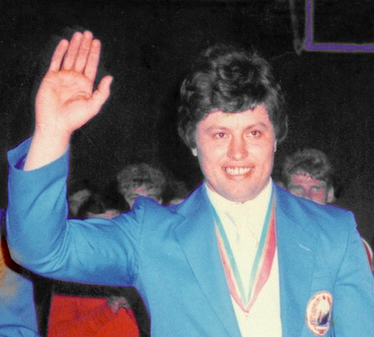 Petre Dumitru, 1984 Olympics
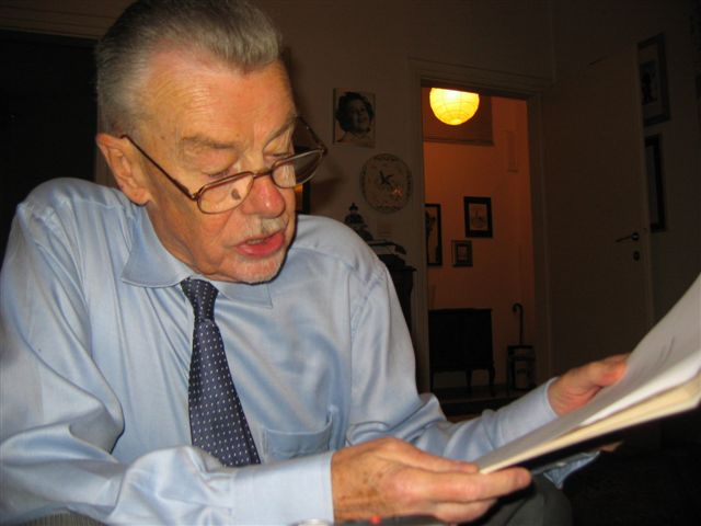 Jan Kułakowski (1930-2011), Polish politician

==

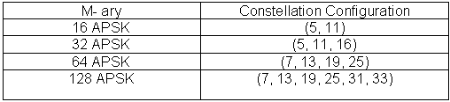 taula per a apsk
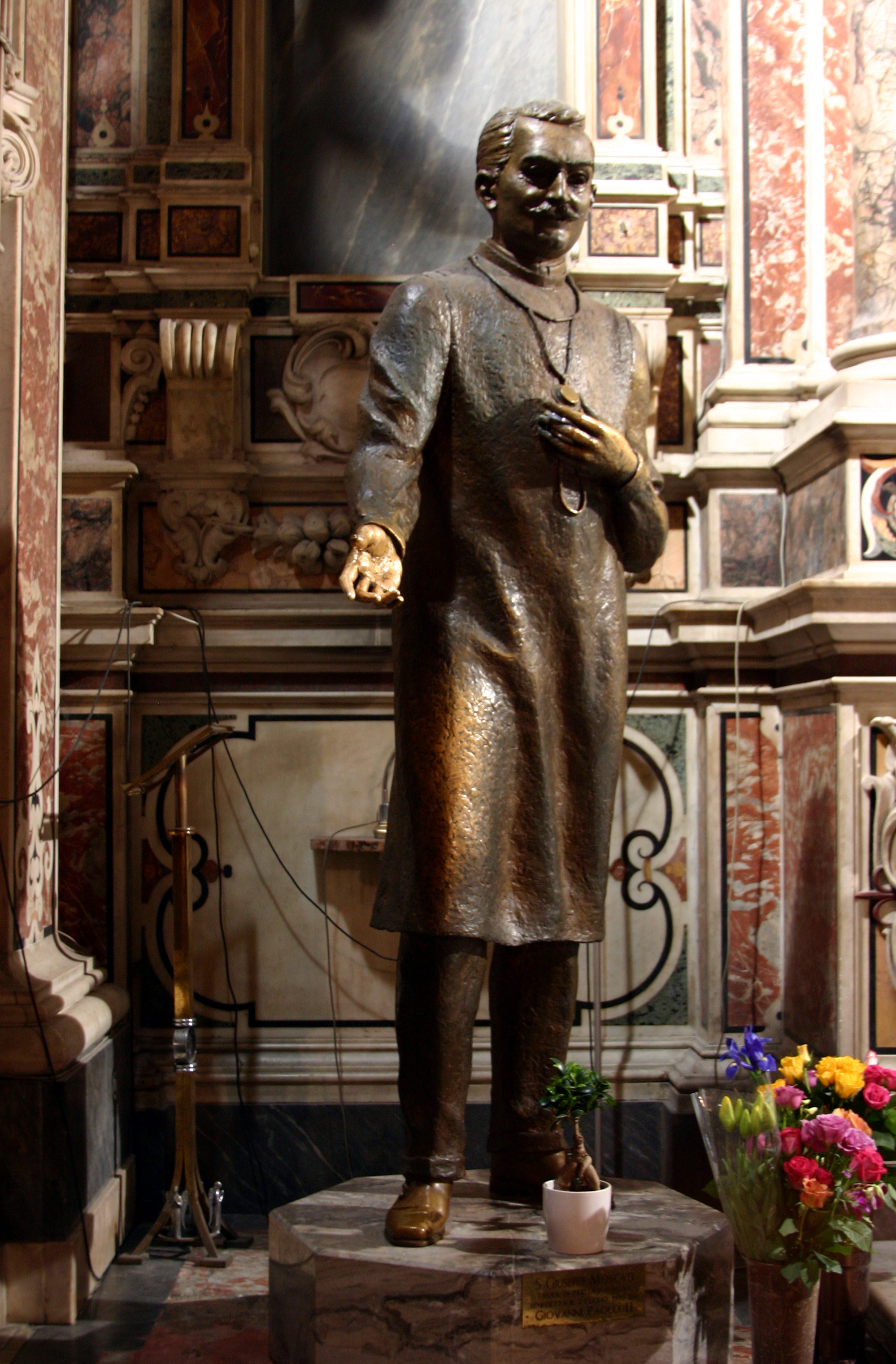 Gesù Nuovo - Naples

## THE PROBLEM
Write out word for word the lines above that run from the one with "Petre Dumitru, 1984 Olympics" to the one with "Jan Kułakowski (1930-2011), Polish". Include both end lines; exclude the images.

## EXERCISE RESULT
 Petre Dumitru, 1984 Olympics
 Jan Kułakowski (1930-2011), Polish politician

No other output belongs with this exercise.